In the embodiment of the present invention, a weighting value is larger as a continuing period is longer. Alternatively, a weighting value may be larger as a continuing period is shorter. The configuration may also be such that, while a continuing period is shorter than a predetermined period, a weighting value is made larger as the continuing period becomes longer, and when the continuing period exceeds a predetermined period, a weighting value is made smaller as the continuing period becomes longer (that is, a weighting value is lowered when a continuing period is constantly long). A relationship between a continuing period and a weighting value may also be such that a weighting value is rapidly changed as the continuing period exceeds a certain period, and may be set optionally.
Although embodiments of the present invention have been described and illustrated in detail, the disclosed embodiments are made for purposes of illustration and example only and not limitation. The scope of the present invention should be interpreted by terms of the appended claims.

Claims

What is claimed is:

1. A sentence scoring device comprising

a hardware processor that:

extracts a sentence from a document;

identifies a matter shown by the sentence;

acquires a continuing period of the identified matter;

derives a first weighting value of the sentence based on the acquired continuing period;

extracts a keyword included in the sentence;

derives a second weighting value of the sentence based on the extracted keyword; and

determines a weighting value of the sentence based on the first weighting value and the second weighting value.
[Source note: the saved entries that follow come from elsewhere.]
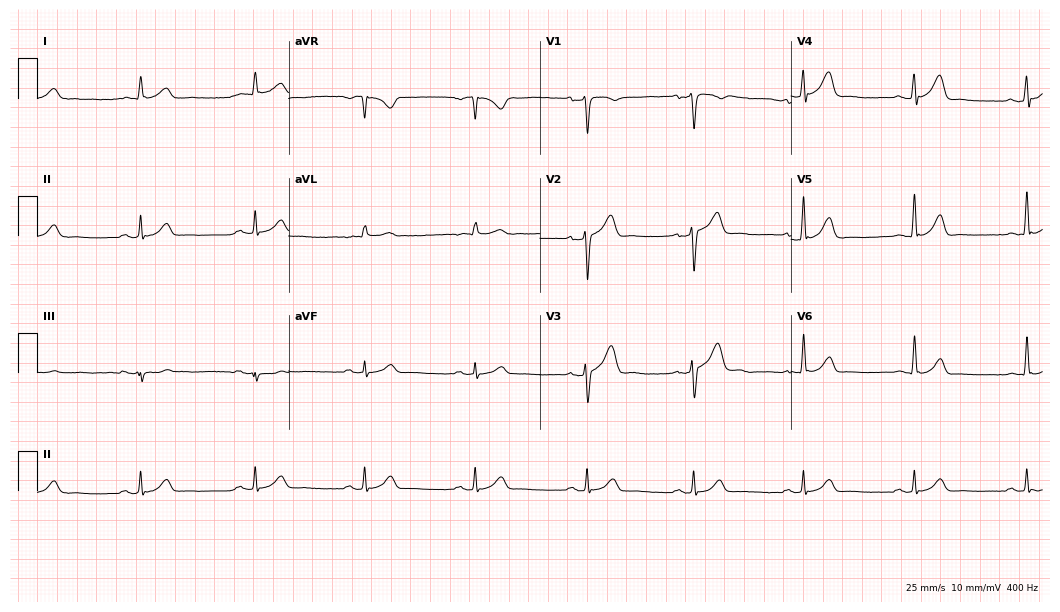
12-lead ECG from a male, 61 years old (10.2-second recording at 400 Hz). Recorded interpretation: within normal limits.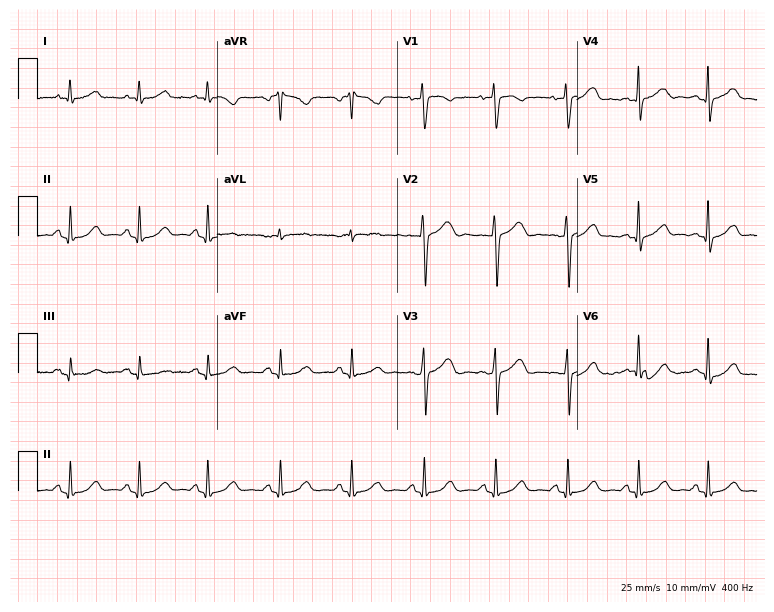
ECG — a woman, 28 years old. Labelled as a normal ECG.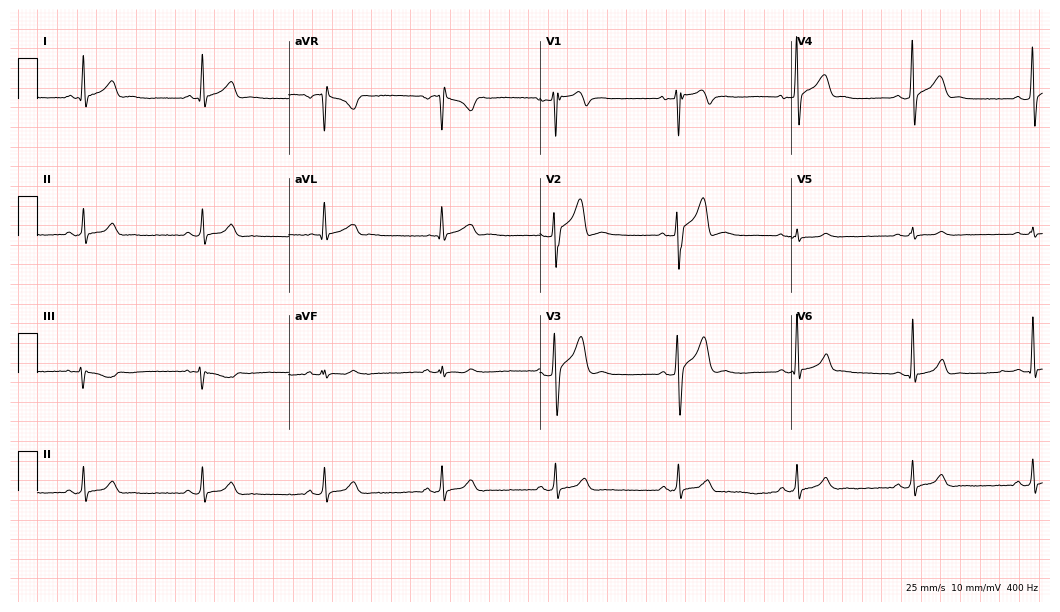
Standard 12-lead ECG recorded from a male patient, 27 years old. None of these six findings is recorded: first-degree AV block, right bundle branch block, left bundle branch block, sinus bradycardia, atrial fibrillation, sinus tachycardia. Only these six findings were labelled.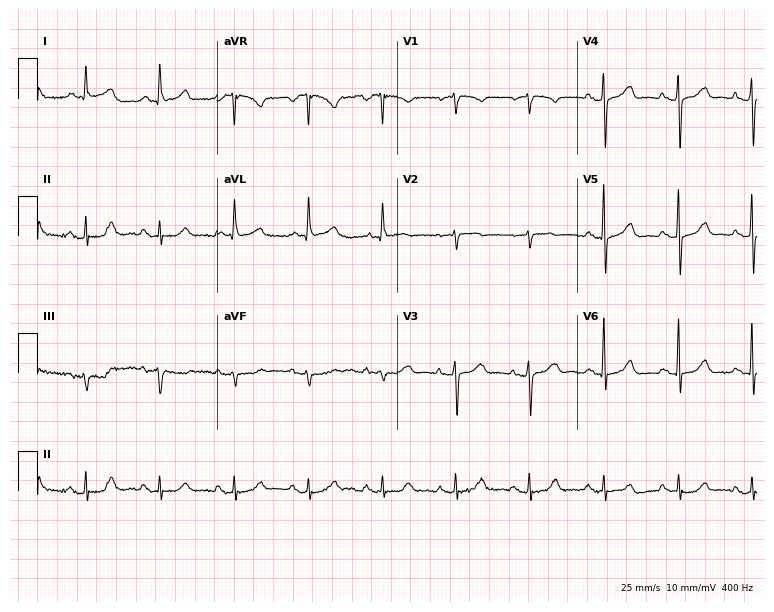
ECG — an 83-year-old female. Screened for six findings — first-degree AV block, right bundle branch block, left bundle branch block, sinus bradycardia, atrial fibrillation, sinus tachycardia — none is recorded. Only these six findings were labelled.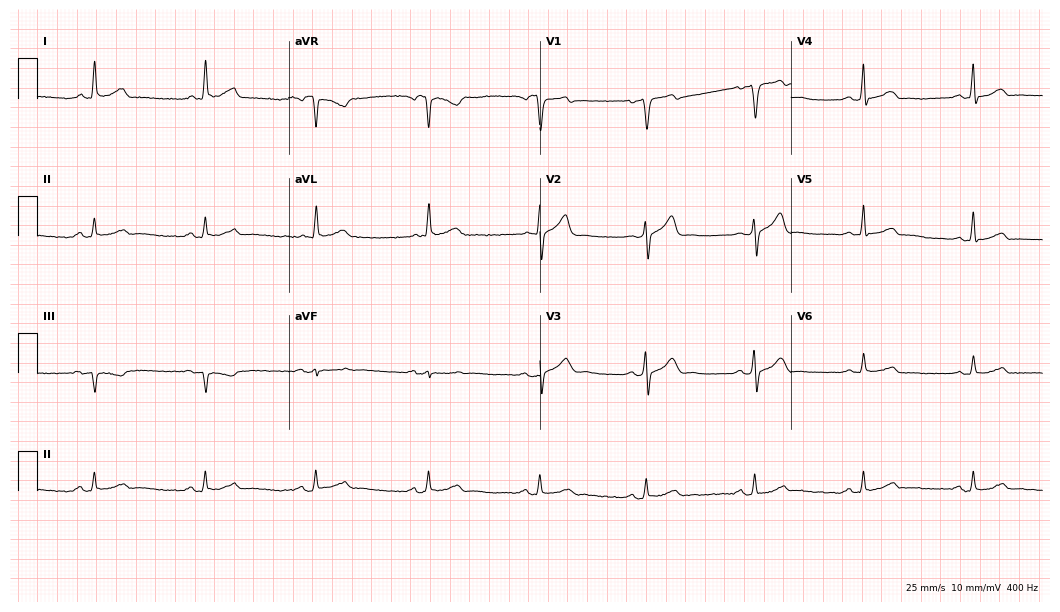
Electrocardiogram (10.2-second recording at 400 Hz), a male patient, 59 years old. Overall reading on record: normal ECG.

2. The sentence scoring device according to claim 1, wherein

the keyword is a certain character string to which a weighting value is set in advance.

3. The sentence scoring device according to claim 1, wherein

the keyword is a character string showing a risk.

4. The sentence scoring device according to claim 1, wherein

the hardware processor acquires a continuing period of the matter shown by the sentence based on a creation history of another sentence showing a matter that is the same as the matter shown by the sentence.

5. The sentence scoring device according to claim 1, wherein

the hardware processor determines whether or not the matter identified by the hardware processor is a matter that has been completed in the past, and

when the hardware processor determines that the matter shown by the sentence is a matter that has been completed in the past, the hardware processor acquires a continuing period from recurrence of the matter after the completion as a continuing period of the matter.

6. The sentence scoring device according to claim 1, wherein the document has a layer structure, and

the hardware processor derives a third weighting value corresponding to a title of a layer higher than or equal to a layer to which a sentence extracted by the hardware processor relates, and sets a weighting value of the sentence based on the first weighting value, the second weighting value, and the third weighting value.

7. The sentence scoring device according to claim 6, wherein

the title includes at least any one of “product name”, “project name”, “theme name”, “phase”, “negotiation name”, “department name”, “information of person in charge”, and “date of creation”.

8. The sentence scoring device according to claim 6, wherein

when there is a plurality of titles on the same layer, the hardware processor derives the third weighting value based on a weighting value set to each of the titles in advance.

9. A non-transitory recording medium storing a computer readable program causing an information processor to operate as the sentence scoring device according to claim 1.